To the well-organized mind, death is but the next great adventure.

J.K. Rowling, Harry Potter and the Sorcerer’s Stone

A Bible hoax that won’t die

Between 1879 and 1896, the Rev. William D. Mahan, a minister in the Cumberland Presbyterian Church, published three tracts of previously unknown contemporary accounts of Jesus Christ’s life. There’s virtually unanimous agreement that his work is a fraud, and Mahan’s Presbytery suspended him for falsehood and plagiarism. Still, the last version, The Archko Volume, is readily available today, and some modern readers praise it for providing information from historical documents.

Mahan’s first work, a 32-page pamphlet called “A Correct Transcript of Pilate’s Court,” has a unique origin story. According to Mahan, he met Henry Whydaman, a German, in 1856. Whydaman said he’d spent five years in Rome and came across a document called “The Acts of Pilate” in the Vatican library. He mentioned he probably could obtain a transcript of it, which he said was an official report from Pontius Pilate to Roman Emperor Tiberius of Christ’s arrest, trial, and crucifixion.

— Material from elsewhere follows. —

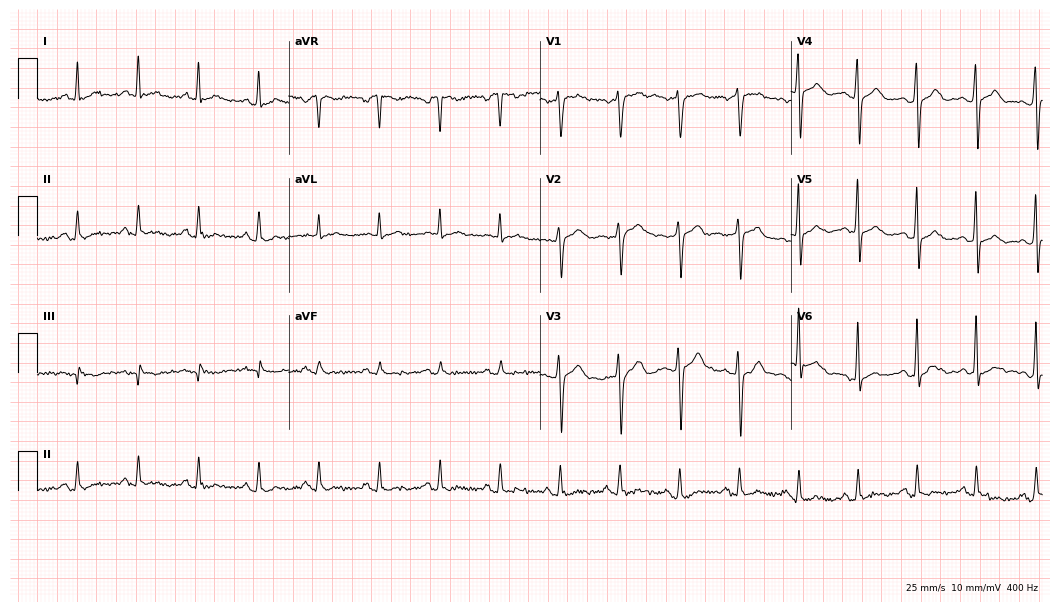
Resting 12-lead electrocardiogram. Patient: a male, 53 years old. None of these six findings is recorded: first-degree AV block, right bundle branch block, left bundle branch block, sinus bradycardia, atrial fibrillation, sinus tachycardia.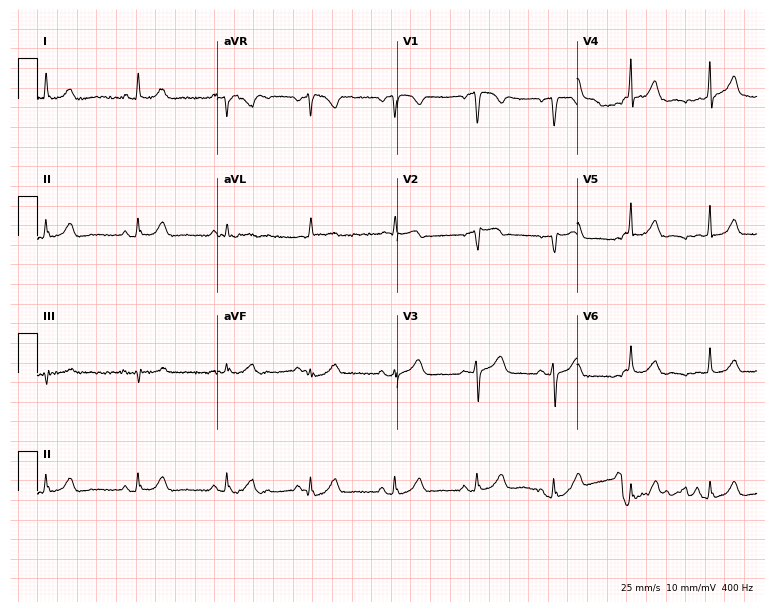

During a three-year exchange of letters, Whydaman told Mahan that Father Freelinhusen, “the chief guardian of the Vatican,” would copy the document for 35 “darics,” or $62.44 (equivalent to $2,002 today). After Whydaman provided “a true copy, word for word,” in 1859, Mahan sent it to his brother-in-law in New York City, paying him $10 ($320 today) to translate it from Latin. Without explaining why he waited 20 years, Mahan published it in pamphlet form in 1879. According to University of Chicago theologian Edgar J. Goodspeed, it seemed well-received and was reprinted at least four times within a year.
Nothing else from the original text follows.